I have used almost all types of databases including NoSQL and SQL databases such as MongoDB, PostgreSQL , and PSQL , and I switched to InfluxDB because it was better than other databases for time series data because I needed live feeds from the network details I was gathering. The other databases I worked with weren't providing that very specific feature. Additionally, I was using Telegraf and Chronograf for visualization, and InfluxDB's direct integration with Chronograf made it very easy to use a database that already has built-in connectivity to the visualization tools.
How was the initial setup?
The user interface of InfluxDB was pretty easily integrated using a server from where I installed InfluxDB from a Docker image on the official Docker website. I allowed the port numbers of InfluxDB to be customized through my Python script where all the network details were being stored initially. Therefore, I integrated the port number of the Kafka producer to InfluxDB's port number so that all the Kafka details and topics could pass those data towards InfluxDB.
Which other solutions did I evaluate?
I did evaluate other options before choosing InfluxDB, specifically PostgreSQL . However, since PostgreSQL doesn't offer direct connectivity with Chronograf, which I was using as my visualization tool, I opted for InfluxDB.
What other advice do I have?
I would rate InfluxDB around an eight on a scale of one to ten.

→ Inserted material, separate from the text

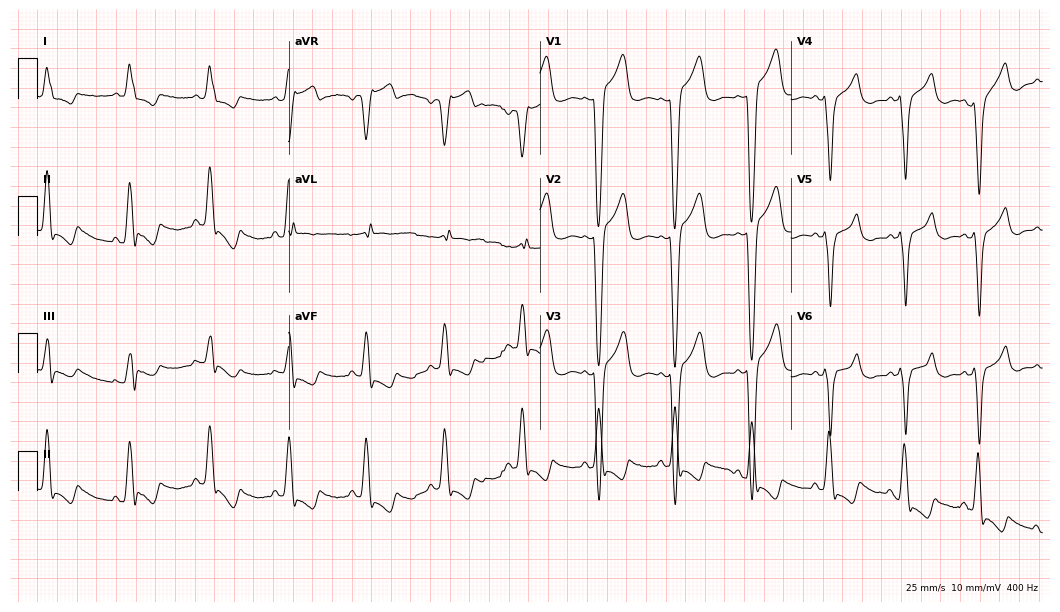
Electrocardiogram (10.2-second recording at 400 Hz), an 80-year-old female. Interpretation includes left bundle branch block (LBBB).

I chose eight for my rating because it solved a lot of problems. It is a service for high throughput systems and a live database. However, I cannot ignore the challenges I faced while configuring the database with my message brokers, whether Rabbit or Kafka, because the documentation is not properly provided. Additionally, as I mentioned, having a NoSQL version of InfluxDB would make it better for those without SQL skills.
From a financial perspective, I felt that InfluxDB was cheaper than other SQL databases I have used, including PostgreSQL and PSQL . InfluxDB has been quite economical for our needs.

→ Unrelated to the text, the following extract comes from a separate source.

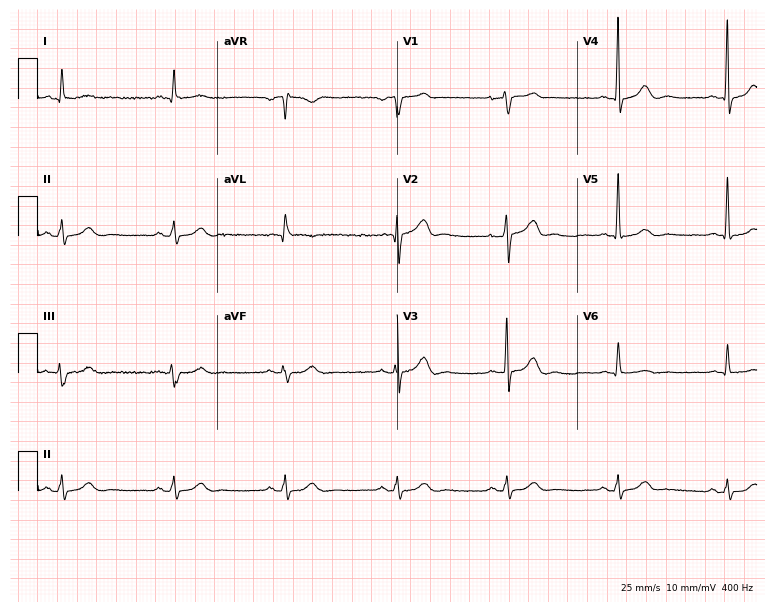
Standard 12-lead ECG recorded from a male patient, 81 years old. Read as a normal ECG.

My advice for others looking into using InfluxDB is to be efficient and know the purpose of using it. Just because it is cheap doesn't mean it is better than other databases. While it is certainly effective, PostgreSQL may be better for storage needs. If you lack NoSQL skills, you may not use InfluxDB properly. It is crucial to read through the entire documentation and search online for integrating InfluxDB with other optimization tools and resources. I provided an overall rating of eight for InfluxDB.